Corvaro non dimentica le vittime del terremoto

Nella mattinata di sabato 13 gennaio, presso la chiesa di San Francesco in Corvaro, ad opera di don Francesco Salvi e don Daniele Muzi, si è tenuta una celebrazione per ricordare le vittime nel sisma del gennaio 1915.

Erano presenti il Coro alpino “Malga” di Roma, che ha accompagnato con i canti le fasi della cerimonia, il sindaco di Borgorose, Mariano Calisse, i gruppi Alpini del Cicolano, Rieti, Santa Rufina, Leonessa, Castel Sant’ Angelo, Subiaco, Viterbo e le associazioni Carabinieri e Bersaglieri del Cicolano.
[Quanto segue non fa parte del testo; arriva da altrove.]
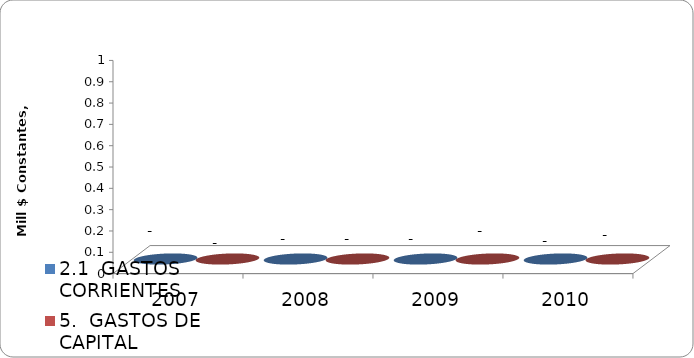
| Category | 2.1  GASTOS CORRIENTES | 5.  GASTOS DE CAPITAL |
|---|---|---|
| 2007 | 0 | 0 |
| 2008 | 0 | 0 |
| 2009 | 0 | 0 |
| 2010 | 0 | 0 |
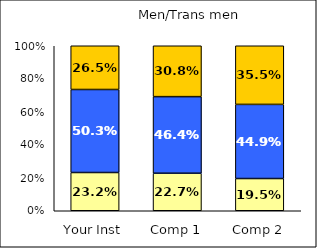
| Category | Low Habits of Mind | Average Habits of Mind | High Habits of Mind |
|---|---|---|---|
| Your Inst | 0.232 | 0.503 | 0.265 |
| Comp 1 | 0.227 | 0.464 | 0.308 |
| Comp 2 | 0.195 | 0.449 | 0.355 |
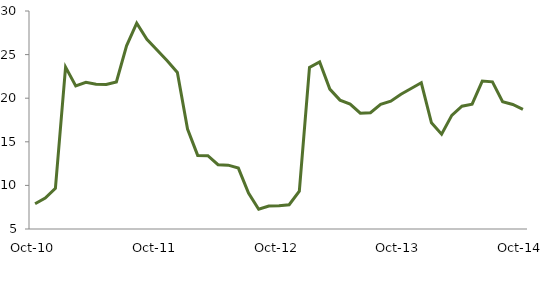
| Category | Series 0 |
|---|---|
| Oct-10 | 7.895 |
|  | 8.557 |
|  | 9.672 |
|  | 23.568 |
|  | 21.416 |
|  | 21.82 |
|  | 21.594 |
|  | 21.573 |
|  | 21.858 |
|  | 26.004 |
|  | 28.598 |
|  | 26.763 |
| Oct-11 | 25.524 |
|  | 24.297 |
|  | 22.953 |
|  | 16.468 |
|  | 13.439 |
|  | 13.403 |
|  | 12.375 |
|  | 12.322 |
|  | 11.984 |
|  | 9.127 |
|  | 7.263 |
|  | 7.639 |
| Oct-12 | 7.67 |
|  | 7.782 |
|  | 9.348 |
|  | 23.527 |
|  | 24.167 |
|  | 21.04 |
|  | 19.779 |
|  | 19.32 |
|  | 18.279 |
|  | 18.336 |
|  | 19.291 |
|  | 19.663 |
| Oct-13 | 20.461 |
|  | 21.118 |
|  | 21.766 |
|  | 17.185 |
|  | 15.873 |
|  | 18.029 |
|  | 19.087 |
|  | 19.316 |
|  | 21.967 |
|  | 21.875 |
|  | 19.587 |
|  | 19.284 |
| Oct-14 | 18.73 |

Un momento della celebrazione nella chiesa di San Francesco a Corvaro

Nella sua omelia don Daniele ha ripercorso le fasi dell’evento disastroso dando voce ai racconti dei sopravvissuti, testimonianze che il sacerdote aveva raccolto negli anni 50 e trascritto nel bollettino parrocchiale di quel tempo.
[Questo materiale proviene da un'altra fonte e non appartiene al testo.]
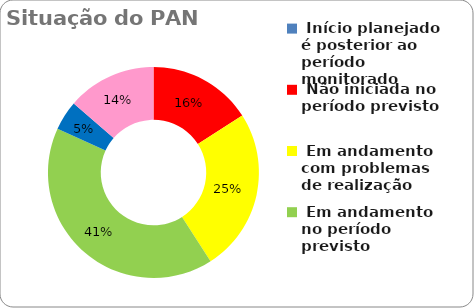
| Category | Series 0 |
|---|---|
|  Início planejado é posterior ao período monitorado | 0 |
|  Não iniciada no período previsto | 0.159 |
|  Em andamento com problemas de realização | 0.25 |
|  Em andamento no período previsto  | 0.409 |
|  Concluída | 0.045 |
|  Ações Novas - Pós monitoria | 0.136 |

Nel 1915 il comune di Borgorose era parte integrante della provincia de L’Aquila, città vicina geograficamente, ma difficile da raggiungere per mancanza di strade dirette. A quel tempo si viveva principalmente di agricoltura e allevamento del bestiame.

La mattina del 13 gennaio 1915, alle ore 7:40, una forte scossa di terremoto rase al suolo la marsica e con essa il comune di Borgorose. Le frazioni di Corvaro, Collefegato, Santo Stefano, Santa Anatolia, Torano e Poggiovalle le più colpite. Il terremoto fece in totale 33.000 morti, 75 le vittime di Corvaro e Santo Stefano. Erano prevalentemente ragazzi e bambini colpiti nel sonno e donne indaffarate nei lavori domestici. Gli uomini validi erano già fuori casa, dediti al lavoro di accudimento del bestiame. I nomi delle vittime vennero trascritti dal parroco Giuseppe Rampa nel registro parrocchiale del tempo.
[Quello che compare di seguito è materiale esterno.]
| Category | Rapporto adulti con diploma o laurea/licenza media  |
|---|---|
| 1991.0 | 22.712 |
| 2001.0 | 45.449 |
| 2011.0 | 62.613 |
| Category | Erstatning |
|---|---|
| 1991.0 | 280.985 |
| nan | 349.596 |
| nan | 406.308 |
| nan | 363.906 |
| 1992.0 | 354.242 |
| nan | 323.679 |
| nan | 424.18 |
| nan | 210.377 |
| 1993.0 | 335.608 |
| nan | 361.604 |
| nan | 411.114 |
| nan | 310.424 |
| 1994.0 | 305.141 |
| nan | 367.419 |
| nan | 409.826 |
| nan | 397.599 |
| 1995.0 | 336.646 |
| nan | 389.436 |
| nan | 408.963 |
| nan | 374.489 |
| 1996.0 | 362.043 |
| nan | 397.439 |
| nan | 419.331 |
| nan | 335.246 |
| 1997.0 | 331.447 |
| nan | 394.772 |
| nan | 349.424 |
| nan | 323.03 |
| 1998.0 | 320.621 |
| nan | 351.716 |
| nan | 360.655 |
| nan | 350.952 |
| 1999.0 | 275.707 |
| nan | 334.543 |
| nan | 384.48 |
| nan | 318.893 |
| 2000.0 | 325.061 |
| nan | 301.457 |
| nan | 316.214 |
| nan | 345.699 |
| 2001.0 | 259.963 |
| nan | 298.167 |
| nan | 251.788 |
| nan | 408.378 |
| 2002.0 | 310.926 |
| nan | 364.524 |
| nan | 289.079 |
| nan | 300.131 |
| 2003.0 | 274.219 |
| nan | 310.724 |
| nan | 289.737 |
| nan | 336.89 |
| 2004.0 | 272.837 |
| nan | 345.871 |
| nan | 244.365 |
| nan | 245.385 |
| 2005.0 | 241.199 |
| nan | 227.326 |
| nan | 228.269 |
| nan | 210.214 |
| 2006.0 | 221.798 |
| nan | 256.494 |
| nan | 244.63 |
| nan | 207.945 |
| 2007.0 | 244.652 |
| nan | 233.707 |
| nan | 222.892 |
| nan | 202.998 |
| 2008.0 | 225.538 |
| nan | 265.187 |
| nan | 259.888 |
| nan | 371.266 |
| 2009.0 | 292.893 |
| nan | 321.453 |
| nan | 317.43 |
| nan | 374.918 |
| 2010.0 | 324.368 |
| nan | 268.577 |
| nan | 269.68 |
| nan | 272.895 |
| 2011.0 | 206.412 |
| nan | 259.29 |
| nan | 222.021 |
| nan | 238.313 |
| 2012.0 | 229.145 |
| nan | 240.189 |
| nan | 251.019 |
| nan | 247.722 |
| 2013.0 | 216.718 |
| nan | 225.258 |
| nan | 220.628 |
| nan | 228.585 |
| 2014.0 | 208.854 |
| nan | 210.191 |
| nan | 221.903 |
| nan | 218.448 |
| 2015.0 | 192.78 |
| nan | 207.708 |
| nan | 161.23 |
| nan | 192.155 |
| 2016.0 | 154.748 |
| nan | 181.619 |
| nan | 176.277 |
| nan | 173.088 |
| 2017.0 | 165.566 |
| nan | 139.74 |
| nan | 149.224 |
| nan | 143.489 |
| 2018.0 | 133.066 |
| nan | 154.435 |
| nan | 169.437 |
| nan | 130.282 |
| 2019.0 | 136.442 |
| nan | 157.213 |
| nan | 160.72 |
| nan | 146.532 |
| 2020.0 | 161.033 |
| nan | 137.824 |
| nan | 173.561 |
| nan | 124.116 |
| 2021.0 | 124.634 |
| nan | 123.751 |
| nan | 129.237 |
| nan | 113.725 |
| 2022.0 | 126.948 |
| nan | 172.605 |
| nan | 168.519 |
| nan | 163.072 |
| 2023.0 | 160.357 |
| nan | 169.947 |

Don Daniele nel ricordare l’evento ha riportato alla memoria la vicenda di una bambina rimasta sotto le macerie per 7 giorni, vicino al corpo senza vita della madre a cui si rivolgeva dicendo: «Mo non te svigli mai». La piccola invitava la madre a svegliarsi credendola addormentata.

La sofferenza per la perdita dei cari si è affiancata ai sacrifici per la sopravvivenza nei periodi subito dopo il sisma. Si andava avanti con il lume a petrolio e con la luce del fuoco, si andava a dormire nelle stalle rimaste in piedi riscaldate dal calore degli animali. La gente toglieva le tavole dei piani delle stalle per realizzare delle capanne e proteggersi dal freddo gelido di gennaio.

La solidarietà, l’aiuto reciproco erano il sostegno di quei giorni; si scambiava di tutto, dal fuoco al bestiame, dagli oggetti da cucina ai vestiti. La desolazione di quegli anni indusse molte famiglie ad andare via dal territorio dando vita intorno agli anni 20 al fenomeno dell’emigrazione verso stati come l’Argentina e il Brasile.

Si sono formate comunità di Corvaresi che hanno lasciato fisicamente il loro paese senza mai cancellare il ricordo e l’affetto per i luoghi nativi. Un affetto che, come ha ricordato don Daniele, si è manifestato palesemente quando nel 1982, andato a trovarli, venne accolto con urla di gioia all’aeroporto della città di Rosario.

Al termine della cerimonia si è usciti fuori dalla chiesa per dare il via alla benedizione inaugurale del “Ceppo” di pietra su cui sono stati trascritti i nominativi delle 75 vittime del sisma. Don Francesco Salvi, alla presenza del sindaco di Borgorose, ha dato il via alla cerimonia. Con il sottofondo dei canti del coro alpini “Malga” e lo sventolio delle bandiere sono stati letti i nominativi delle vittime e per ognuna di loro è stato depositato un fiore bianco ai piedi del memoriale dai bambini presenti nella piazza.

Una celebrazione commovente che ha fatto riflettere sui drammi che spesso l’umanità si trova ad affrontare. Tragedie che purtroppo continuano a ripetersi vista la sismicità del centro Italia. Rispetto al passato la viabilità, le tecnologie, la celerità e l’organizzazione degli interventi hanno mitigato le sofferenze legate alla perdita di beni materiali.

Per far fronte ad eventi drammatici come un sisma ed evitare, ove possibile, vittime, il cammino è ancora lungo. Occorre investire molto nella prevenzione, stanziare risorse per favorire la messa in sicurezza delle abitazioni e far rispettare le norme di costruzione con i criteri che necessitano nelle zone ad alto rischio sismico.